Input for this task

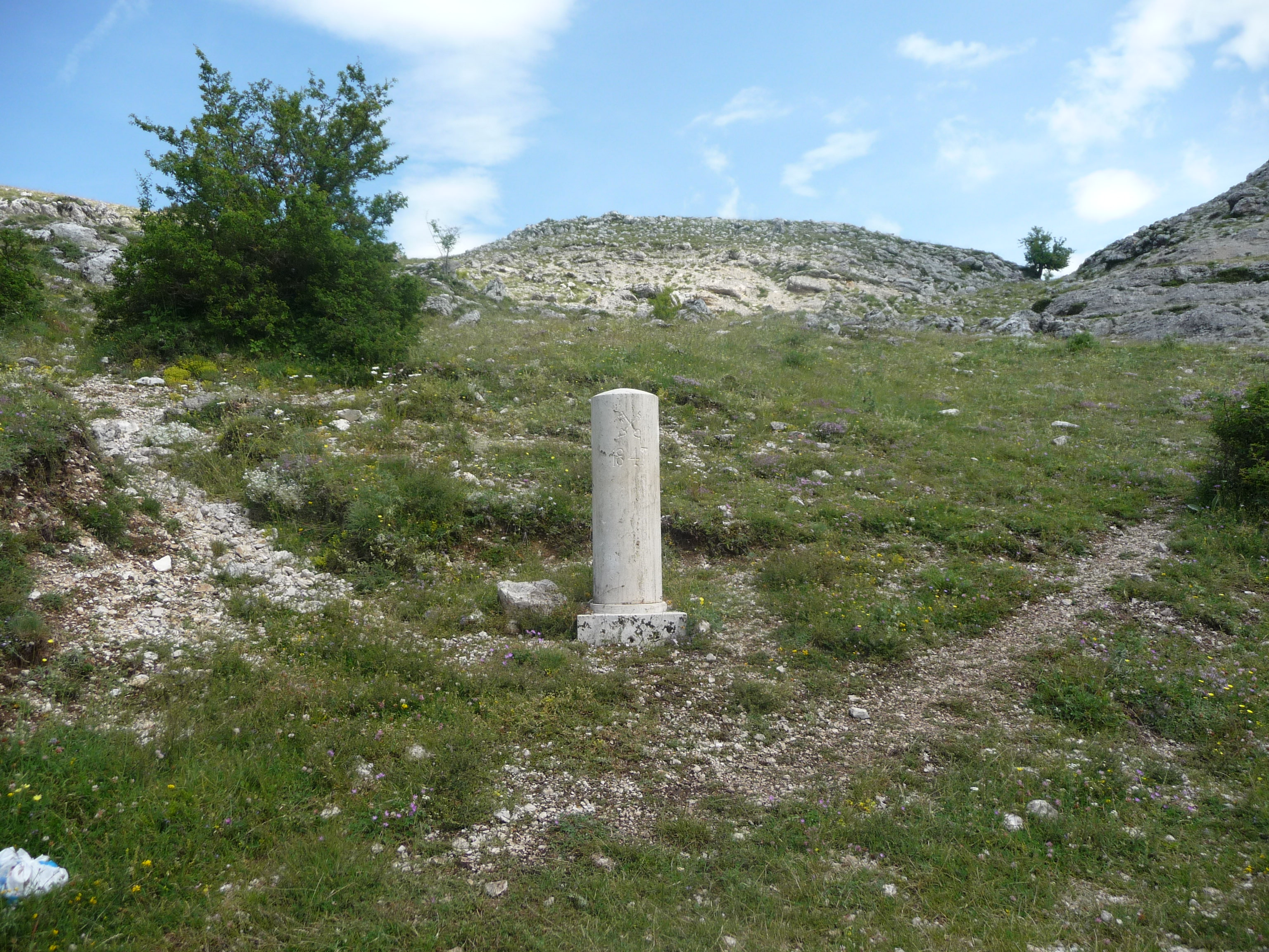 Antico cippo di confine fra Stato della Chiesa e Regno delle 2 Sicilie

* * *

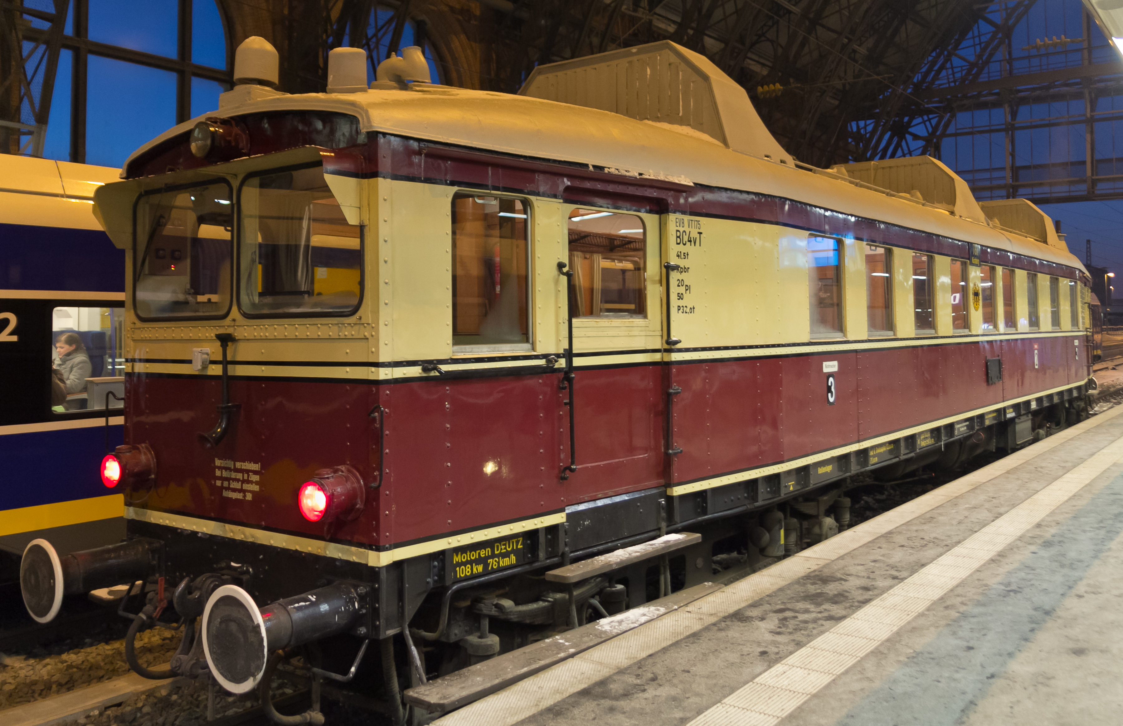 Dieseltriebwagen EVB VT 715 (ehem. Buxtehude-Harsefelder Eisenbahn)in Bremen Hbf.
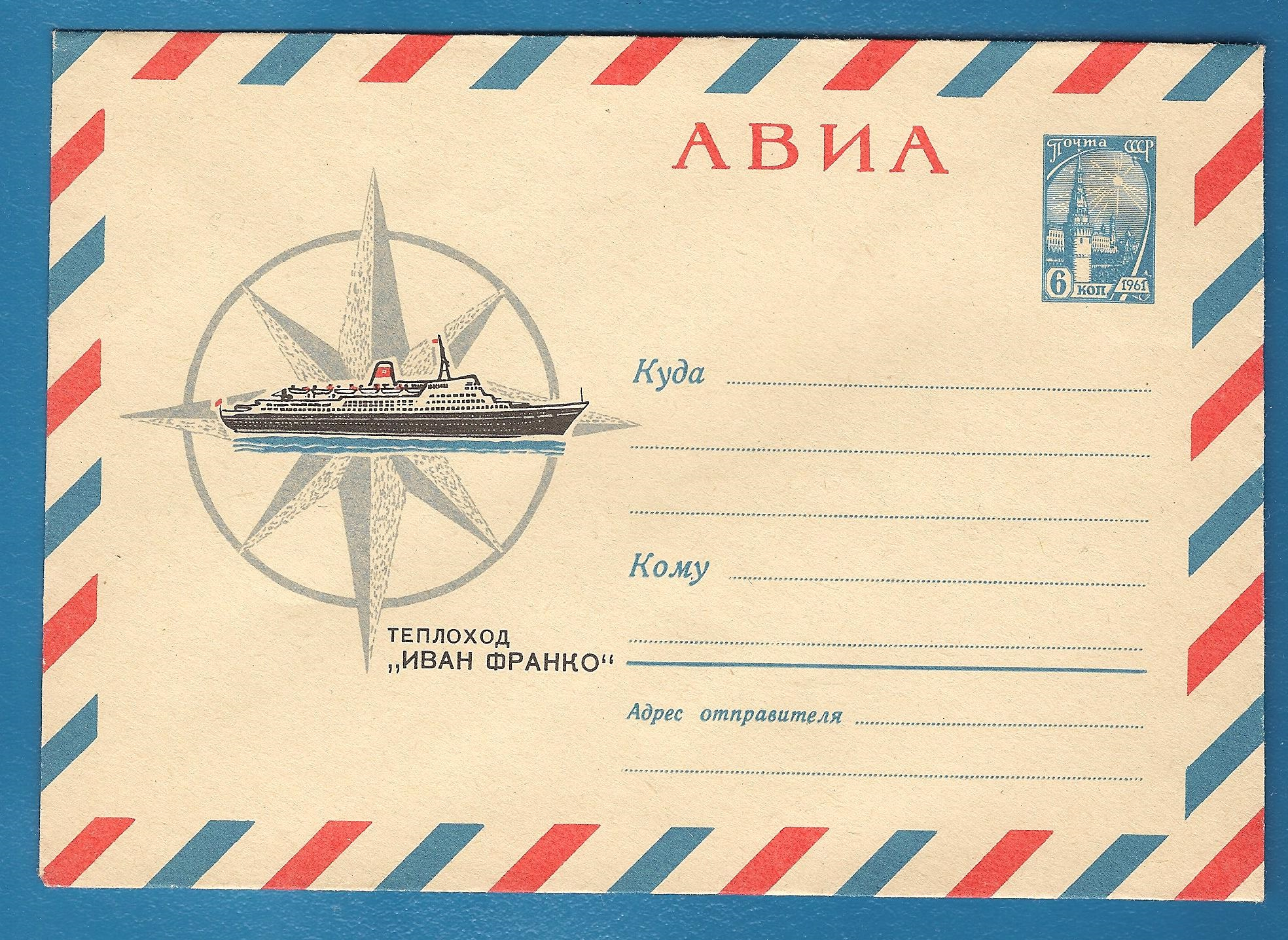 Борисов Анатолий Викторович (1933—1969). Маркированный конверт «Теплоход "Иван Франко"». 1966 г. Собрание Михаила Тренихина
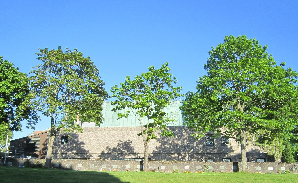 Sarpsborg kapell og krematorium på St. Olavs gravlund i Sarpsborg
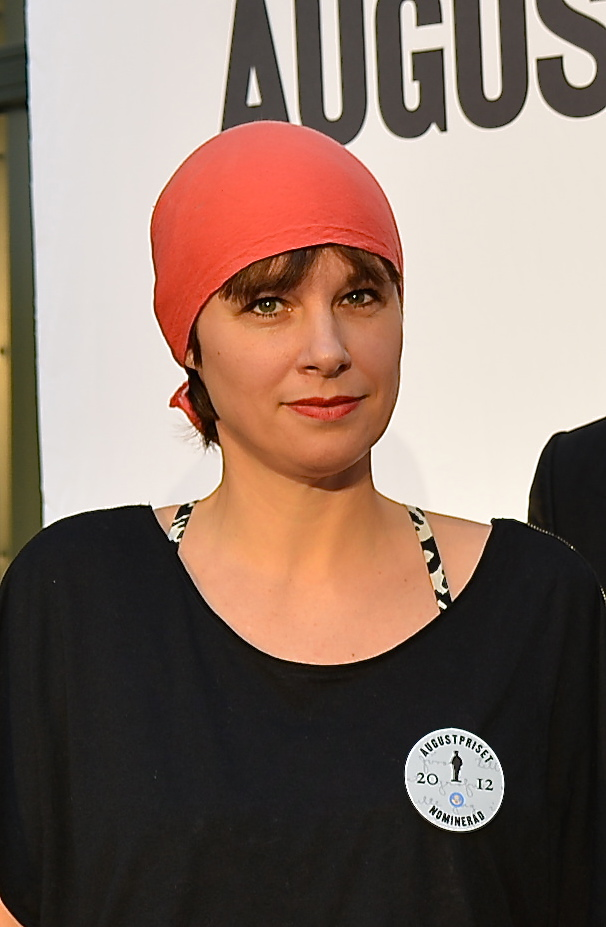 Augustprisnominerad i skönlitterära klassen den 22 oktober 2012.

Assignment
Using the listing above, reproduce word for word every line from the one containing "Dieseltriebwagen EVB VT" through the one containing "Augustprisnominerad i skönlitterära". Pictures must be left out.

Answer for this exercise
 Dieseltriebwagen EVB VT 715 (ehem. Buxtehude-Harsefelder Eisenbahn)in Bremen Hbf.
 Борисов Анатолий Викторович (1933—1969). Маркированный конверт «Теплоход "Иван Франко"». 1966 г. Собрание Михаила Тренихина
 Sarpsborg kapell og krematorium på St. Olavs gravlund i Sarpsborg
 Augustprisnominerad i skönlitterära klassen den 22 oktober 2012.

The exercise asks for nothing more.